(Stored data)
══════════

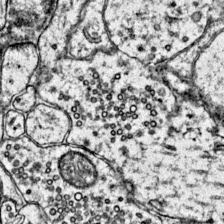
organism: Mouse
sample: Primary visual cortex
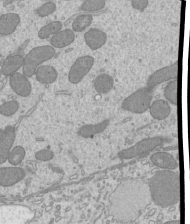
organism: Mouse
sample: Cilia; mouse epididymis
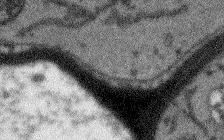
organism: Arabidopsis thaliana
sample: Root tip
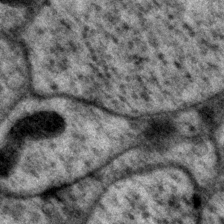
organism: P. pacificus
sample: Pharynx
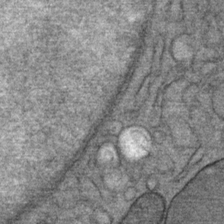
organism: Mouse
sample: Mouse Salivary gland
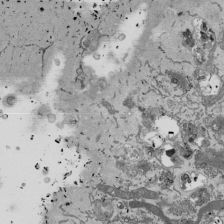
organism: Mouse
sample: ED-1 cell nuclei; centrioles
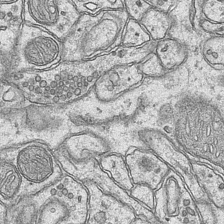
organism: Mouse
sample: CA1 Hippocampus
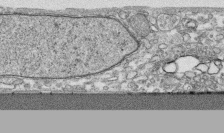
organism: Human
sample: CRL-1474
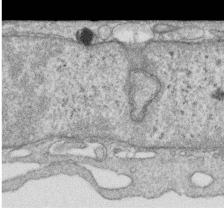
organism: Human
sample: Centriole in RPE cells
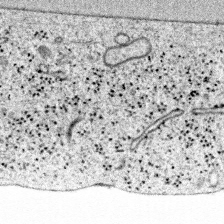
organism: Human
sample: HeLa cells
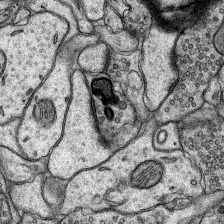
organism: Rat
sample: Hippocampus
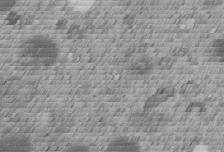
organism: C. elegans
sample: C. elegans embryo early stage
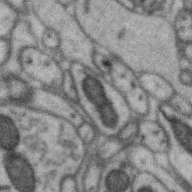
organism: Zebra finch
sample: Brain
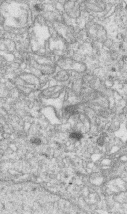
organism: Human
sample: HeLa cell HIV synapse
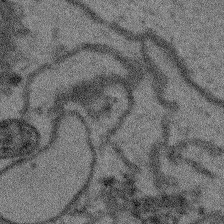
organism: Arabidopsis thaliana
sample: Root tip
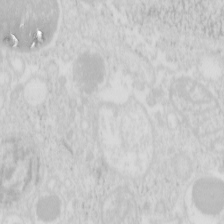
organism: Mouse
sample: Pancreas
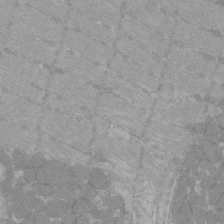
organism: C57BL Mouse
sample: Tibialis anterior muscle cell
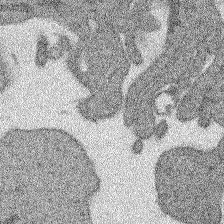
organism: Human
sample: HeLa cells
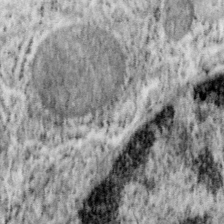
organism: Mouse
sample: OT-I killer T cells with ID8 ovarian cancer cells
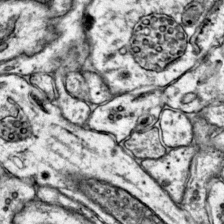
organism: Mouse
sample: Primary visual cortex
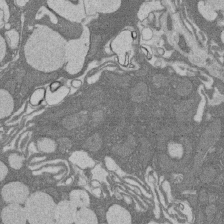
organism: Rat
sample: Salivary granule
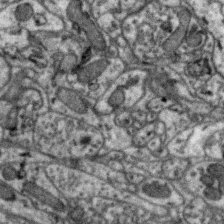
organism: Zebra finch
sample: Brain
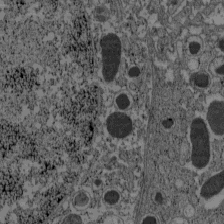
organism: C57BL Mouse
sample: Pancreatic islet
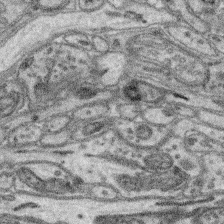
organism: Mouse
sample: Retina
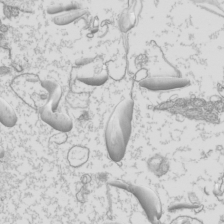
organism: Mouse
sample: Cilia; mouse epididymis
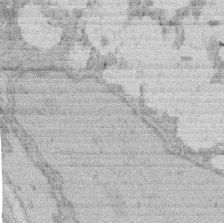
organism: Rat
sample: Salivary granule
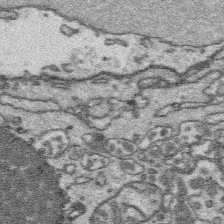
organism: Platynereis dumerilii
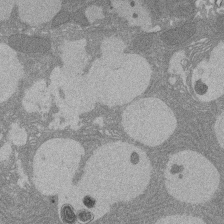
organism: Rat
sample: Salivary granule
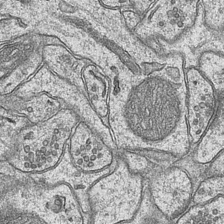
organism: Mouse
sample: CA1 Hippocampus
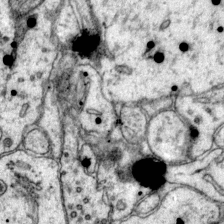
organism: Mouse
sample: Primary visual cortex
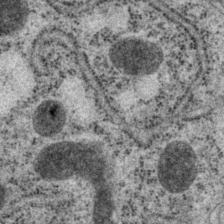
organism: P. pacificus
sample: Pharynx
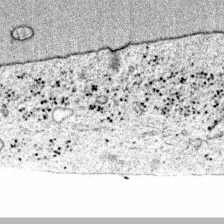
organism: Human
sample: HeLa cells
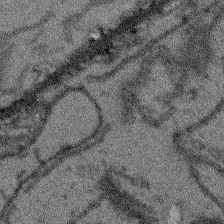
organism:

══════════

**DIRECTIONS FOR THIS TASK**: Give the entries again exactly, but skip every image.

**ANSWER BOX**:
organism: Mouse
sample: Primary visual cortex
organism: Mouse
sample: Cilia; mouse epididymis
organism: Arabidopsis thaliana
sample: Root tip
organism: P. pacificus
sample: Pharynx
organism: Mouse
sample: Mouse Salivary gland
organism: Mouse
sample: ED-1 cell nuclei; centrioles
organism: Mouse
sample: CA1 Hippocampus
organism: Human
sample: CRL-1474
organism: Human
sample: Centriole in RPE cells
organism: Human
sample: HeLa cells
organism: Rat
sample: Hippocampus
organism: C. elegans
sample: C. elegans embryo early stage
organism: Zebra finch
sample: Brain
organism: Human
sample: HeLa cell HIV synapse
organism: Arabidopsis thaliana
sample: Root tip
organism: Mouse
sample: Pancreas
organism: C57BL Mouse
sample: Tibialis anterior muscle cell
organism: Human
sample: HeLa cells
organism: Mouse
sample: OT-I killer T cells with ID8 ovarian cancer cells
organism: Mouse
sample: Primary visual cortex
organism: Rat
sample: Salivary granule
organism: Zebra finch
sample: Brain
organism: C57BL Mouse
sample: Pancreatic islet
organism: Mouse
sample: Retina
organism: Mouse
sample: Cilia; mouse epididymis
organism: Rat
sample: Salivary granule
organism: Platynereis dumerilii
organism: Rat
sample: Salivary granule
organism: Mouse
sample: CA1 Hippocampus
organism: Mouse
sample: Primary visual cortex
organism: P. pacificus
sample: Pharynx
organism: Human
sample: HeLa cells
organism:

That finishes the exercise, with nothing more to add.